Разумеется, в трюмо давно ничего нет кроме пыли и каких-то обрезков. Но Гарри все равно зачем-то подходит к нему, рассеянно разглядывая безделушки. Дешевые запонки, почти использованный одеколон, засохший цветок — Гарри усмехается тому, как Дин романтичен — и… его взгляд застывает.
Пудра. Старинная пудреница с тонкой камеей. Бронзовые завитки, а в середине цветок. Кажется, роза.
Гарри молча разглядывает белые тонкие лепестки, стараясь не морщиться от звона в ушах и уж тем более не думать, что его мир катится к чертовой матери.
***
— Джинни, я не понимаю, зачем тебе пудра? Да еще и за такую безумную цену.
— Гарри, давай я сама решу, нужна она мне или нет!
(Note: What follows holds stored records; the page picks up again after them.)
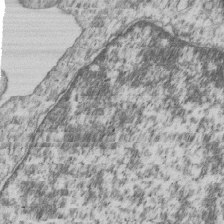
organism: Human
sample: MDA-MB-231 cells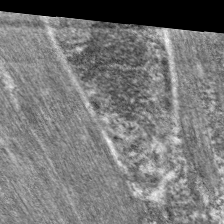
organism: C. elegans
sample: Pharynx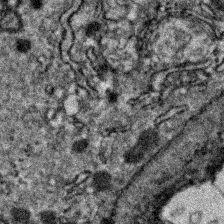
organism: Zebrafish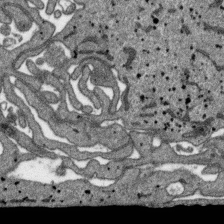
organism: Human
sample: Lung epithelial cells, uninfected (mock) control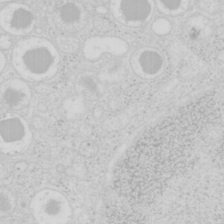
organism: Mouse
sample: Pancreas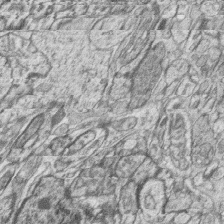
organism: Zebrafish
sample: synaptic ribbons in rod cells and cone cells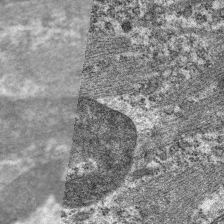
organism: C. elegans
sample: Pharynx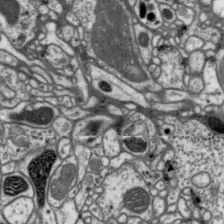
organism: Drosophila
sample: Protocerebral bridge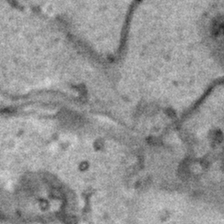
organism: Human
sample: Mitochondria in HCT116 cells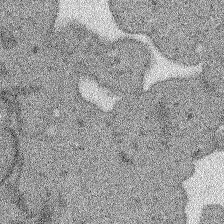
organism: Human
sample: HeLa cells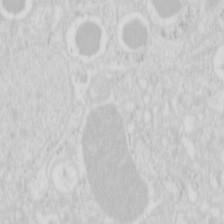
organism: Mouse
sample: Pancreas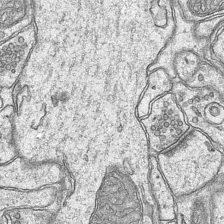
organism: Mouse
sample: CA1 Hippocampus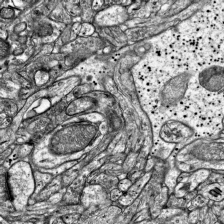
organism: Mouse
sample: Visual Cortex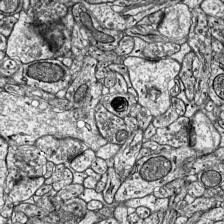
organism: Mouse
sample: Visual Cortex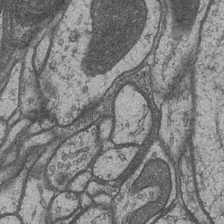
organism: Drosophila
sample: Optic medulla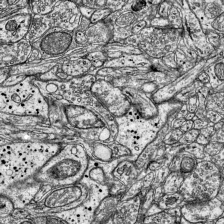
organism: Mouse
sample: Visual Cortex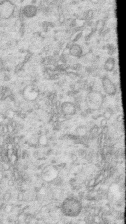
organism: Human
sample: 1205lu cells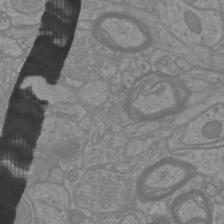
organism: Mouse
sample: Cortical neurons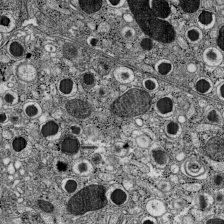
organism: C57BL Mouse
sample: Pancreatic islet

Щеки, щедро усыпанные золотыми веснушками, не спасает даже магическое “Исчезай”. Только затирка из волшебного порошка способна скрыть золотистые пятна хотя бы на несколько дней. Джинни люто ненавидит веснушки. Иногда Гарри кажется, что его жена готова ненавидеть весь мир, но к счастью, сконцентрировалась на этом враге.
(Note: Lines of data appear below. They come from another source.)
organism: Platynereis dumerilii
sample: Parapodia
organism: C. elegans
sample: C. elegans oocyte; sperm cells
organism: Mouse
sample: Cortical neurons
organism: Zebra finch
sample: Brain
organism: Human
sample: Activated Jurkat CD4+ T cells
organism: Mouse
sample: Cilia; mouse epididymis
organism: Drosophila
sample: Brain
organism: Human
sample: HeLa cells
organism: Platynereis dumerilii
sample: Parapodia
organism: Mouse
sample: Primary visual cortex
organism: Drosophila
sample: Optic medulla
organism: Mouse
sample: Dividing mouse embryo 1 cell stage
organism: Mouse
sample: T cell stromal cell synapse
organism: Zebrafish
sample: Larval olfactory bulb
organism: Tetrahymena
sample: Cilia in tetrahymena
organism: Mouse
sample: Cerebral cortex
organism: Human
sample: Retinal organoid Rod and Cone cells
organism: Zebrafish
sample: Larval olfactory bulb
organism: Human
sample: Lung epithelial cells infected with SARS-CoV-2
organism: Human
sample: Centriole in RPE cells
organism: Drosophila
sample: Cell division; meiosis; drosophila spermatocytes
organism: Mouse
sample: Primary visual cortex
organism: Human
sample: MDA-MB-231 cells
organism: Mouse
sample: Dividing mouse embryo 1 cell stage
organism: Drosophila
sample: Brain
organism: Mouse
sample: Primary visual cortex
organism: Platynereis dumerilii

— Эта пудра мне помогает. А если я тебе безразлична, так и скажи…
Не безразлична, Джин, нет. Разве может быть безразлична жена? Но Гарри все равно чувствует себя виноватым. Ему часто кажется, что он просто не умеет любить. Заботиться и беречь — это да. Но не желать. Поэтому он, не признаваясь в этом даже себе, делает все, чтобы пореже быть с ней. В семье к этому давно уже все привыкли — Гарри просто слишком любит работать, к тому же у главного аврора всегда столько дел. Вот и сейчас он опять соглашается, чувствуя себя виноватым.
— Покупай.
Джинни торжествующе глядит на него. Бронзовая пудреница прочно зажата в крепкой ладони, как символ надежды. Как пистолет в неравной борьбе с беспощадным врагом. Старинная пудреница с тонкой камеей в виде розовых лепестков.
***
Гарри берет ее в руки осторожно, как ядовитую гадину. От ее дна на полке остается темный кружок. Значит, она тут лежит уже несколько дней. А может быть, месяцев?
К Дину он оборачивается медленно, тяжело. И сам знает, что его прищуренный пронзительный взгляд может сейчас напугать до икоты.
— Чье это? — ответа не нужно, по Гарри и так понятно, что он уже знает ответ.
У Дина бледнеет лицо:
— Гарри… Это не то… что ты… — хрипит он, отступая назад.
Если у Гарри еще оставались сомнения, то теперь больше нет. Его Джинни здесь не просто была. Перед этим трюмо она приводила в порядок лицо, а может быть, даже и тело.
Гарри невольно бросает быстрый взгляд на дверь, где только что стоял Рон, но видит только подол, поспешно мелькнувший в дверях. Значит, Рон знал. Вот почему у него этот страх… Палочка сама собой нащупывается в рукаве.